Making more accurate high-resistance measurements
Because they are integral to a variety of common test applications, ensuring of high-Ω measurement accuracy can be critical
BY DALE CIGOY
Keithley Instruments
Cleveland, OH
http://www.keithley.com
High-resistance measurements are integral to a variety of test applications, including surface insulation resistance (SIR) testing of printed circuit boards, resistivity measurements of insulating materials and semiconductors, and voltage coefficient testing of high-ohmic-value resistors. Ensuring the accuracy of high-resistance measurements (that is, resistances of 1 GΩ or higher) requires the use of a number of specific techniques, as well as instruments such as electrometers, source-measure units (SMUs), or picoammeter/voltage source combinations.
Electrometers such as this Model 6517B can be particularly useful for measuring extremely high resistances.
Constant-voltage method
Measuring high resistances with the constant-voltage method demands an instrument that can measure low currents accurately in combination with a constant DC voltage source. Some electrometers and picoammeters provide a built-in voltage source and can automatically calculate the unknown resistance.
Two basic configurations for the making measurements with the constant-voltage method are using an electrometer or picoammeter (Fig. 1a ), or an SMU (Fig. 1b ). In this method, a constant voltage source (V) is placed in series with the unknown resistor (R) and an ammeter (IM ). Because the voltage drop across the ammeter is negligible, essentially all the test voltage appears across R. The resulting current is measured by the ammeter and the resistance is calculated in accordance with Ohm’s Law (R = V/I).
Fig. 1. Two basic configurations shown above can be used for making measurements with the constant-voltage method.
Given that high resistance is often a function of the applied voltage, the constant-voltage method is generally preferable to the constant-current method. By testing at selected voltages, a resistance-versus-voltage curve can be developed, and the voltage coefficient of resistance can be determined. The constant-voltage method is appropriate for measuring extremely high resistances because of the voltage coefficient effect.

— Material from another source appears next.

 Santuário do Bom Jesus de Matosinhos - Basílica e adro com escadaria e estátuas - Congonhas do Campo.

The constant-voltage method requires measuring low current accurately, so error sources related to measuring low currents must be taken into account. These include improperly shielded connections to the ammeter, problems related to the ammeter’s voltage burden and input offset current, and the source resistance of the device under test. External sources of error can include leakage current from cables and fixtures, as well as currents generated by triboelectric or piezoelectric effects.
Constant-current method
Several instrument configurations are appropriate for measuring high resistances with the constant-current method:
• An electrometer’s voltmeter function and a current source. An electrometer’s ohmmeter function alone. An SMU’s voltmeter with high input impedance and low-current source ranges.
Using the electrometer voltmeter with a separate current source or an SMU allows making a four-wire measurement and controlling the amount of current through the sample. The electrometer ohmmeter makes a two-wire resistance measurement at a specific test current, depending on the measurement range.

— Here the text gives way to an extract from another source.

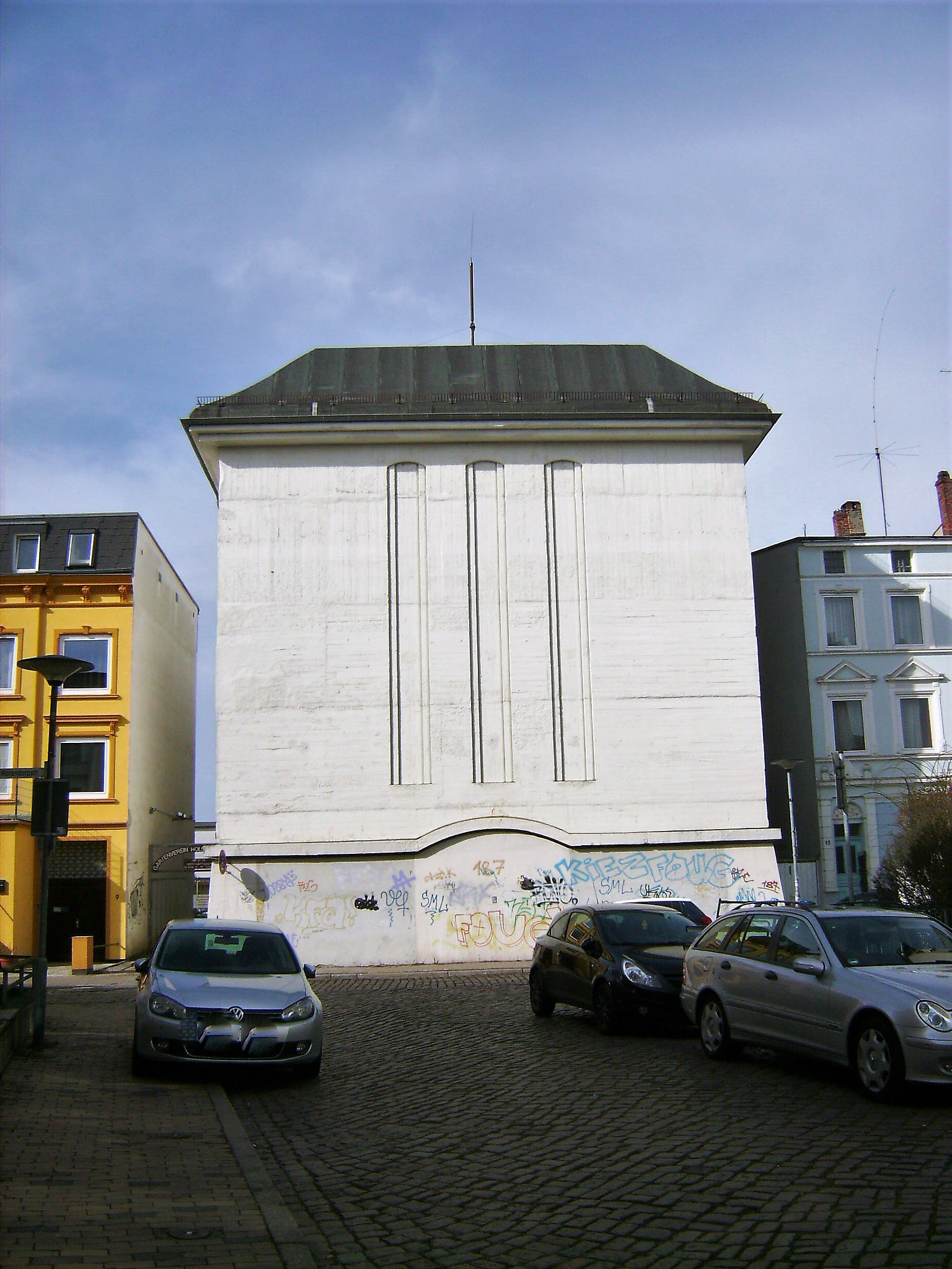 Bunker Warendorpstrasse Vorderseite

For the constant-current method (see Fig. 2 ), current from the source (I) flows through the unknown resistance (R) and the voltage drop is measured by the electrometer voltmeter (V). This method supports measuring resistances up to about 1012 Ω.
Fig. 2. The constant-current configuration shown above seems straightforward, but users need to be aware of instrument input and output resistances.
Although the basic procedure is relatively straightforward, some precautions are necessary. The input impedance of the voltmeter must be high enough to keep the loading error within acceptable limits. Typically, the input impedance of an electrometer voltmeter is greater than 1014 Ω.
Further, the output resistance of the current source must be much greater than the unknown resistance for the measurement to be linear. The voltage across the sample depends upon the sample resistance, which makes it difficult to account for voltage coefficient when using the constant-current method. If voltage coefficient is a concern, it is better to use the constant-voltage method instead.
Using an SMU
An SMU can measure high resistance in the source current/measure voltage mode by using either a two-wire (local sense) or four-wire (remote sense) method, a technique that eliminates contact and lead resistance, which is especially important when measuring resistivity of semiconductor materials. These measurements usually involve measuring low voltages. The resistance of the metal probe to semiconductor contact can be quite high. When using remote sense, the voltage difference between high force and high sense and between low force and low sense is usually limited to a specified value. Exceeding this voltage difference can produce erratic measurements.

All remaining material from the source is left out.